Attempts to revive the species by breeding the surviving captive birds were not successful. The passenger pigeon was a colonial and gregarious bird practicing communal roosting and communal breeding and needed large numbers for optimum breeding conditions. It was impossible to reestablish the species with just a few captive birds, and the small captive flocks weakened and died. Since no accurate data were recorded, it is only possible to give estimates on the size and population of these nesting areas. Each site may have covered many thousands of acres and the birds were so congested in these areas that hundreds of nests could be counted in each tree. One large nesting in Wisconsin was reported as covering 850 square miles, and the number of birds nesting there was estimated to be around 136,000,000. Their technique of survival had been based on mass tactics.

Young passenger pigeon.

There was safety in large flocks which often numbered hundreds of thousands of birds. When a flock of this huge a size established itself in an area, the number of local animal predators (such as wolves, foxes, weasels, and hawks) was so small compared to the total number of birds that little damage would be inflicted on the flock as a whole. This colonial way of life and communal breeding became very dangerous when man became a predator on the flocks. When the passenger pigeons were massed together, especially at a huge nesting site, it was easy for man to slaughter them in such great numbers that there were not enough birds left to successfully reproduce the species.[9] As the flocks dwindled in size with resulting breakdown of social facilitation, it was doomed to disappear.[10]

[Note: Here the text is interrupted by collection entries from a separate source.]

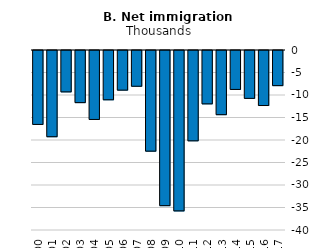
| Category | Net migration |
|---|---|
| 2000.0 | -16428 |
| 2001.0 | -19163 |
| 2002.0 | -9195 |
| 2003.0 | -11584 |
| 2004.0 | -15323 |
| 2005.0 | -10952 |
| 2006.0 | -8807 |
| 2007.0 | -7946 |
| 2008.0 | -22367 |
| 2009.0 | -34477 |
| 2010.0 | -35640 |
| 2011.0 | -20077 |
| 2012.0 | -11860 |
| 2013.0 | -14262 |
| 2014.0 | -8652 |
| 2015.0 | -10640 |
| 2016.0 | -12229 |
| 2017.0 | -7808 |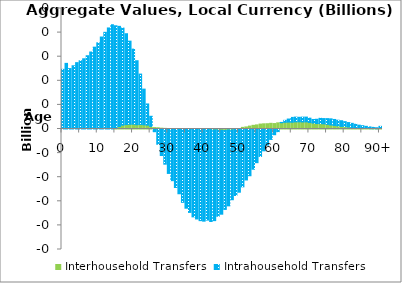
| Category | Interhousehold Transfers | Intrahousehold Transfers |
|---|---|---|
| 0 | 0 | 24.76 |
|  | 0 | 27.233 |
| 2 | 0 | 25.073 |
| 3 | 0 | 26.243 |
| 4 | 0 | 27.53 |
| 5 | 0 | 28.3 |
| 6 | 0 | 29.134 |
| 7 | 0 | 30.401 |
| 8 | 0 | 31.945 |
| 9 | 0 | 33.957 |
| 10 | 0 | 35.755 |
| 11 | 0 | 38.162 |
| 12 | 0 | 40.116 |
| 13 | 0 | 41.93 |
| 14 | 0 | 43.263 |
| 15 | 0.495 | 42.341 |
| 16 | 1.046 | 41.544 |
| 17 | 1.601 | 40.263 |
| 18 | 1.841 | 37.692 |
| 19 | 1.961 | 34.495 |
| 20 | 1.989 | 31.149 |
| 21 | 1.783 | 26.54 |
| 22 | 1.879 | 20.909 |
| 23 | 1.738 | 14.81 |
| 24 | 1.601 | 8.797 |
| 25 | 1.06 | 4.217 |
| 26 | 0.577 | -1.122 |
| 27 | 0.509 | -6.324 |
| 28 | 0.345 | -10.991 |
| 29 | 0.261 | -14.599 |
| 30 | 0.202 | -18.435 |
| 31 | 0.083 | -21.438 |
| 32 | 0.198 | -24.276 |
| 33 | 0.155 | -26.87 |
| 34 | 0.163 | -30.436 |
| 35 | 0.091 | -32.865 |
| 36 | -0.078 | -34.531 |
| 37 | 0.008 | -36.459 |
| 38 | -0.04 | -37.285 |
| 39 | 0.124 | -38.024 |
| 40 | -0.026 | -38.217 |
| 41 | -0.107 | -37.691 |
| 42 | -0.241 | -38.152 |
| 43 | -0.345 | -37.678 |
| 44 | -0.336 | -35.871 |
| 45 | -0.518 | -34.832 |
| 46 | -0.562 | -32.808 |
| 47 | -0.383 | -31.507 |
| 48 | -0.356 | -28.994 |
| 49 | -0.126 | -27.463 |
| 50 | 0.075 | -26.224 |
| 51 | 0.676 | -24.001 |
| 52 | 0.862 | -21.15 |
| 53 | 1.207 | -19.398 |
| 54 | 1.522 | -16.691 |
| 55 | 1.71 | -13.972 |
| 56 | 2.04 | -11.375 |
| 57 | 2.153 | -9.059 |
| 58 | 2.194 | -6.684 |
| 59 | 2.354 | -4.332 |
| 60 | 2.26 | -2.369 |
| 61 | 2.555 | -1.111 |
| 62 | 2.615 | 0.121 |
| 63 | 2.788 | 0.809 |
| 64 | 2.863 | 1.268 |
| 65 | 2.794 | 2.012 |
| 66 | 2.973 | 1.963 |
| 67 | 2.983 | 1.875 |
| 68 | 2.928 | 2 |
| 69 | 2.952 | 1.99 |
| 70 | 2.694 | 1.799 |
| 71 | 2.464 | 1.494 |
| 72 | 2.26 | 1.781 |
| 73 | 2.226 | 2.206 |
| 74 | 2.138 | 2.187 |
| 75 | 1.927 | 2.378 |
| 76 | 1.66 | 2.555 |
| 77 | 1.478 | 2.483 |
| 78 | 1.279 | 2.366 |
| 79 | 1.062 | 2.373 |
| 80 | 0.989 | 2.073 |
| 81 | 0.834 | 1.838 |
| 82 | 0.618 | 1.729 |
| 83 | 0.443 | 1.525 |
| 84 | 0.339 | 1.255 |
| 85 | 0.286 | 1.084 |
| 86 | 0.221 | 0.885 |
| 87 | 0.154 | 0.715 |
| 88 | 0.118 | 0.561 |
| 89 | 0.089 | 0.427 |
| 90+ | 0.187 | 0.915 |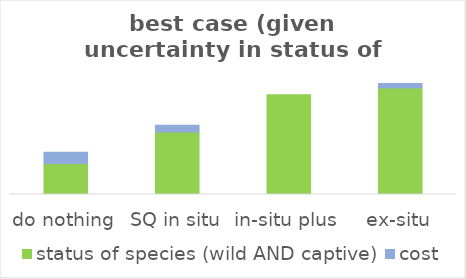
| Category | status of species (wild AND captive) | cost |
|---|---|---|
| do nothing | 0.254 | 0.091 |
| SQ in situ | 0.511 | 0.056 |
| in-situ plus | 0.818 | 0 |
| ex-situ | 0.872 | 0.038 |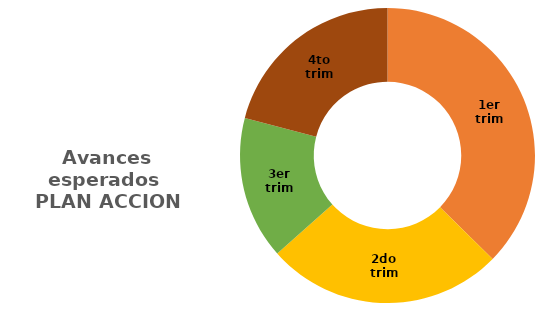
| Category | Series 0 |
|---|---|
| 1er trim | 0.375 |
| 2do trim | 0.261 |
| 3er trim | 0.157 |
| 4to trim | 0.21 |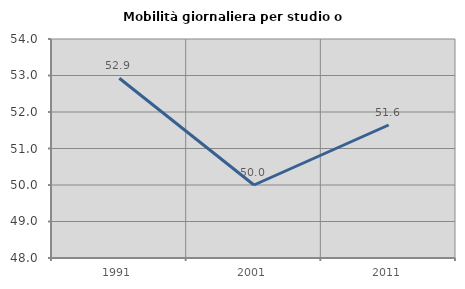
| Category | Mobilità giornaliera per studio o lavoro |
|---|---|
| 1991.0 | 52.924 |
| 2001.0 | 50 |
| 2011.0 | 51.644 |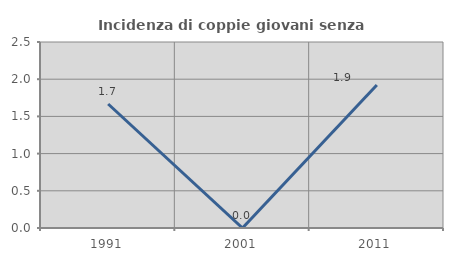
| Category | Incidenza di coppie giovani senza figli |
|---|---|
| 1991.0 | 1.667 |
| 2001.0 | 0 |
| 2011.0 | 1.923 |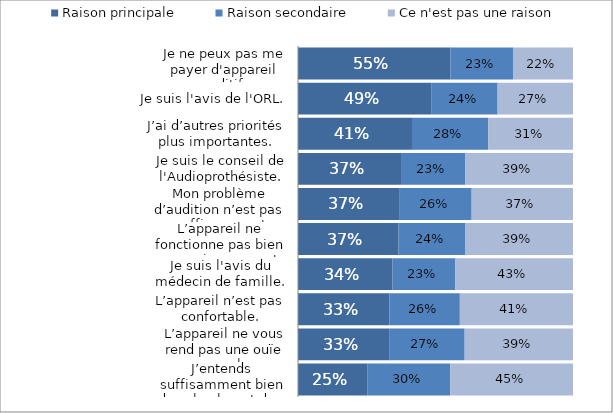
| Category | Raison principale | Raison secondaire | Ce n'est pas une raison |
|---|---|---|---|
| J’entends suffisamment bien dans la plupart des cas. | 0.252 | 0.302 | 0.447 |
| L’appareil ne vous rend pas une ouïe normale. | 0.331 | 0.275 | 0.394 |
| L’appareil n’est pas confortable. | 0.332 | 0.256 | 0.411 |
| Je suis l'avis du médecin de famille. | 0.344 | 0.229 | 0.428 |
| L’appareil ne fonctionne pas bien en environnement bruyant. | 0.366 | 0.243 | 0.391 |
| Mon problème d’audition n’est pas suffisamment important. | 0.37 | 0.261 | 0.369 |
| Je suis le conseil de l'Audioprothésiste. | 0.375 | 0.233 | 0.392 |
| J’ai d’autres priorités plus importantes. | 0.415 | 0.277 | 0.309 |
| Je suis l'avis de l'ORL. | 0.486 | 0.24 | 0.274 |
| Je ne peux pas me payer d'appareil auditif. | 0.554 | 0.227 | 0.218 |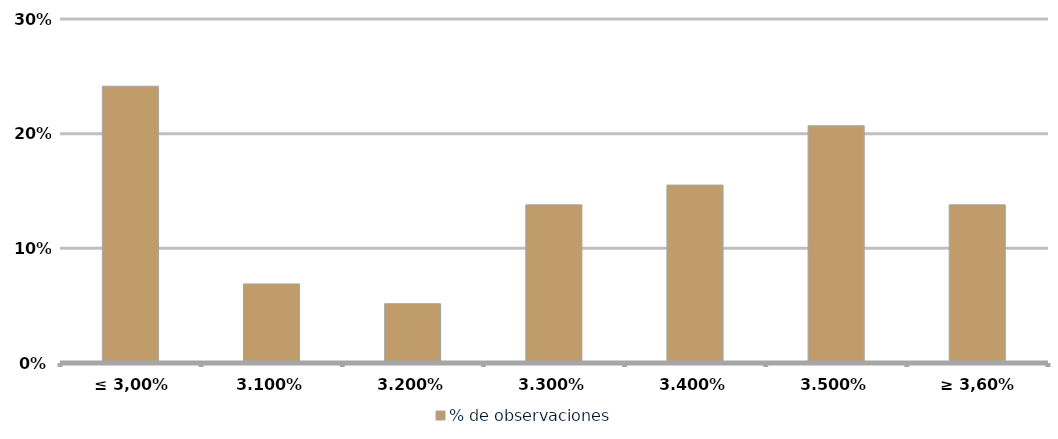
| Category | % de observaciones  |
|---|---|
| ≤ 3,00% | 0.241 |
| 3.10% | 0.069 |
| 3.20% | 0.052 |
| 3.30% | 0.138 |
| 3.40% | 0.155 |
| 3.50% | 0.207 |
| ≥ 3,60% | 0.138 |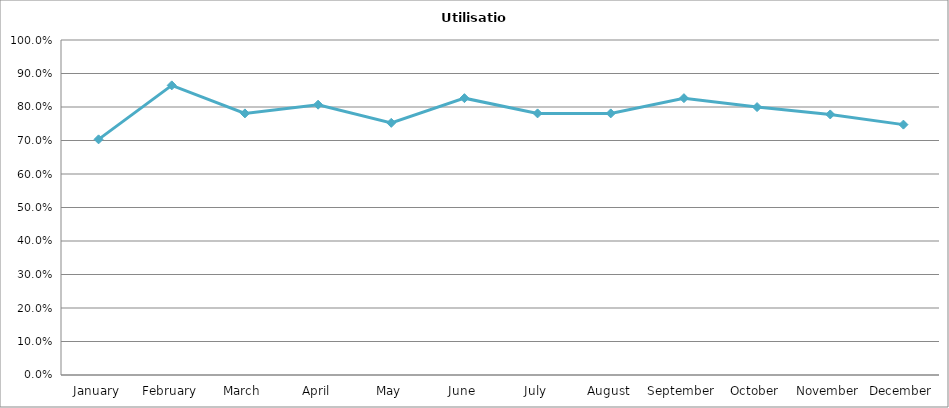
| Category | Number |
|---|---|
| January | 0.703 |
| February | 0.865 |
| March | 0.781 |
| April | 0.807 |
| May | 0.753 |
| June | 0.826 |
| July | 0.781 |
| August | 0.781 |
| September | 0.826 |
| October | 0.8 |
| November | 0.778 |
| December | 0.747 |

The extinction of the passenger pigeon aroused public interest in the conservation movement and resulted in new laws and practices which have prevented many other species from going extinct.

Methods of killing

Front view of a live passenger pigeon

Alcohol-soaked grain intoxicated the birds and made them easier to kill. Smoky fires were set to nesting trees to drive them from their nests.[11]

One method of killing was to blind a single bird by sewing its eyes shut using a needle and thread. This bird's feet would be attached to a circular stool at the end of a stick that could be raised five or six feet in the air, then dropped back to the ground. As the bird attempted to land, it would flutter its wings, thus attracting the attention of other birds flying overhead. When the flock landed near this decoy bird, nets would trap the birds and the hunters would crush their heads between their thumb and forefinger. This has been claimed as the origin of the term stool pigeon,[12] though this etymology is disputed.[13]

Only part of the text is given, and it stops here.